Style-guide tips channel Jacob Rees-Mogg after new health secretary's appointment
Photo: Belinda Jiao/Alamy Stock Photo

By Jim Dunton

16 Sep 2022

New health secretary Thérèse Coffey has reportedly angered staff at the Department of Health and Social Care and the UK Health Security Agency with a “patronising” memo setting out her English-usage preferences.

The memo, titled “New secretary of state ways of working preferences” went out on the DHSC intranet and was subsequently forwarded to UKHSA staff.

It featured calls to avoid policy-wonk jargon, double negatives and Oxford commas – but also encouraged staff to “be positive” and flag up achievements “if we have done something good”, according to a leaked version seen by the Financial Times.

The paper said the communication had been received particularly poorly at UKHSA, where hundreds of jobs are at risk as part of a restructuring of the organisation.

It quoted one staff member describing the memo as “super patronising” and out of touch with issues affecting the organisation.

“It does make you consider if you’re in the right place when a new minister comes in with this,” they said.

“The idea that we have to frame issues positively indicates a person who doesn’t want to deal with problems, so that’s not encouraging.”

CSW understands that the latest guidance was not sent out by Coffey herself but was issued by her office to staff at DHSC and UKHSA.

New business secretary Jacob Rees-Mogg notoriously handed Cabinet Office staff a style guide with proscribed words and phrases shortly after he was appointed leader of the House of Commons – a cabinet-level role – in 2019.

His banned list included “hopefully”, “very”, “due to” and “equal”, as well as “yourself”, “ongoing” and “unacceptable”, and the Oxford comma.

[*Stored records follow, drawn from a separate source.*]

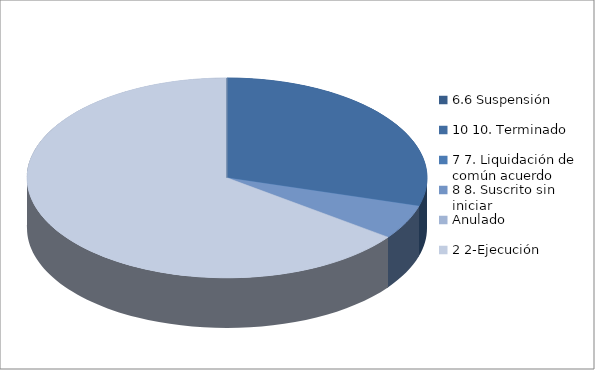
| Category | Series 0 |
|---|---|
| 6.6 Suspensión | 0 |
| 10 10. Terminado | 154 |
| 7 7. Liquidación de común acuerdo | 0 |
| 8 8. Suscrito sin iniciar | 29 |
| Anulado | 0 |
| 2 2-Ejecución | 338 |
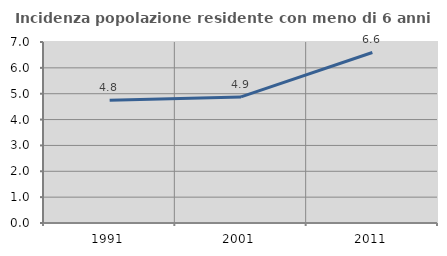
| Category | Incidenza popolazione residente con meno di 6 anni |
|---|---|
| 1991.0 | 4.752 |
| 2001.0 | 4.875 |
| 2011.0 | 6.594 |
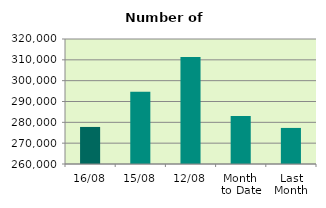
| Category | Series 0 |
|---|---|
| 16/08 | 277786 |
| 15/08 | 294676 |
| 12/08 | 311308 |
| Month 
to Date | 283084.5 |
| Last
Month | 277312.476 |
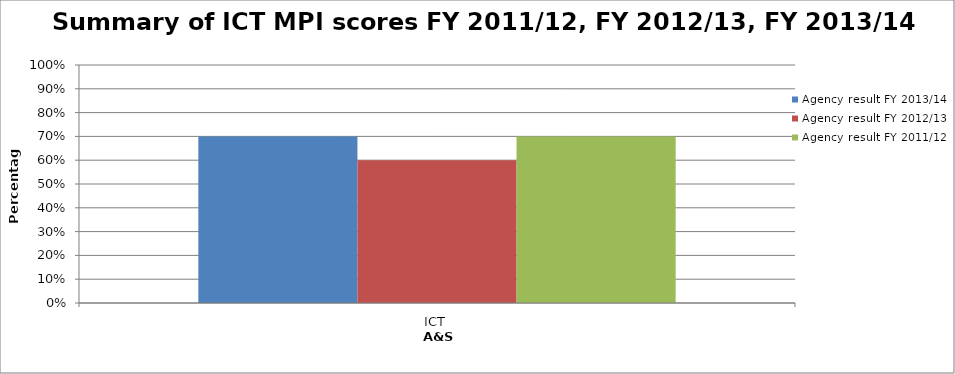
| Category | Agency result FY 2013/14  | Agency result FY 2012/13  | Agency result FY 2011/12  |
|---|---|---|---|
| ICT | 0.7 | 0.6 | 0.7 |
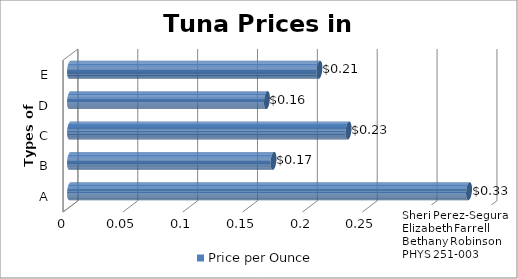
| Category | Price per Ounce |
|---|---|
| A | 0.333 |
| B | 0.17 |
| C | 0.233 |
| D | 0.164 |
| E | 0.208 |
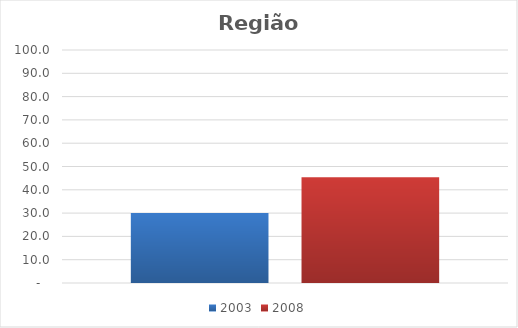
| Category | 2003 | 2008 |
|---|---|---|
| Total | 30 | 45.4 |
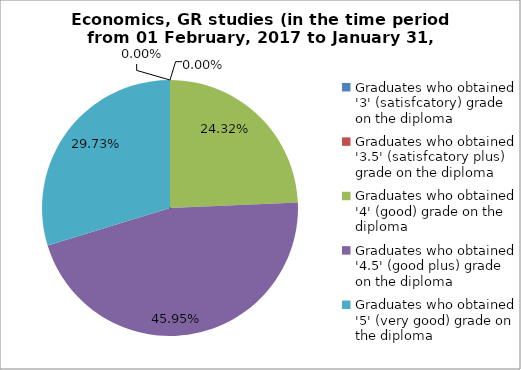
| Category | Series 0 |
|---|---|
| Graduates who obtained '3' (satisfcatory) grade on the diploma  | 0 |
| Graduates who obtained '3.5' (satisfcatory plus) grade on the diploma  | 0 |
| Graduates who obtained '4' (good) grade on the diploma  | 24.324 |
| Graduates who obtained '4.5' (good plus) grade on the diploma  | 45.946 |
| Graduates who obtained '5' (very good) grade on the diploma  | 29.73 |
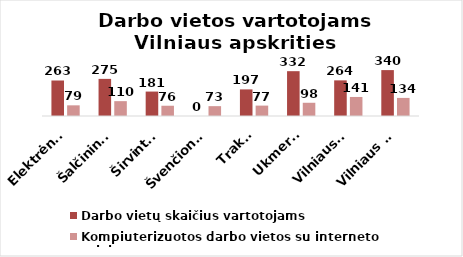
| Category | Darbo vietų skaičius vartotojams | Kompiuterizuotos darbo vietos su interneto prieiga |
|---|---|---|
| Elektrėnai | 263 | 79 |
| Šalčininkai | 275 | 110 |
| Širvintos | 181 | 76 |
| Švenčionys | 0 | 73 |
| Trakai | 197 | 77 |
| Ukmergė | 332 | 98 |
| Vilniaus r. | 264 | 141 |
| Vilniaus m. | 340 | 134 |
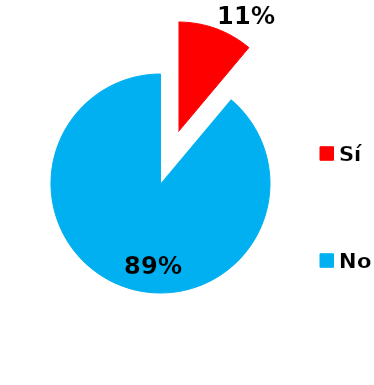
| Category | Series 0 |
|---|---|
| Sí | 4 |
| No | 32 |
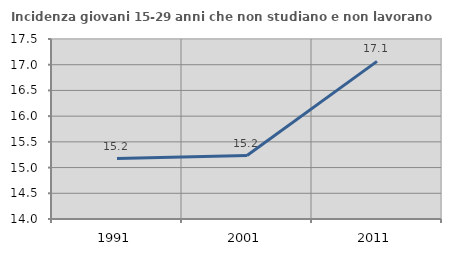
| Category | Incidenza giovani 15-29 anni che non studiano e non lavorano  |
|---|---|
| 1991.0 | 15.175 |
| 2001.0 | 15.233 |
| 2011.0 | 17.065 |
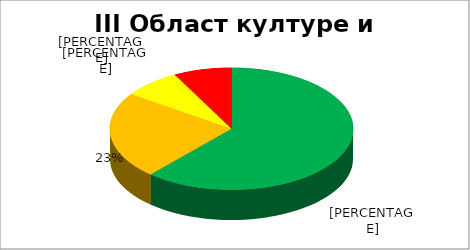
| Category | III Област културе и мeдија |
|---|---|
| 0 | 0.615 |
| 1 | 0.231 |
| 2 | 0.077 |
| 3 | 0.077 |
| 4 | 0 |

The guide also instructed staff to use imperial measurements, even though most people of Rees-Mogg's age and younger are more familiar with grammes, metres and litres than ounces, yards and quarts.

Dave Penman, general secretary of public-sector leaders’ union the FDA, said it was not unusual for new secretaries of state to set out their requirements of staff. But he questioned the judgment displayed in the Coffey memo.

“Ministers will inevitably have different ways of working which need to be communicated,” he said.

“Leadership though, is about understanding how messages will be received and their impact, particularly on a workforce exhausted at all levels and whose entire focus is on the nation’s health.”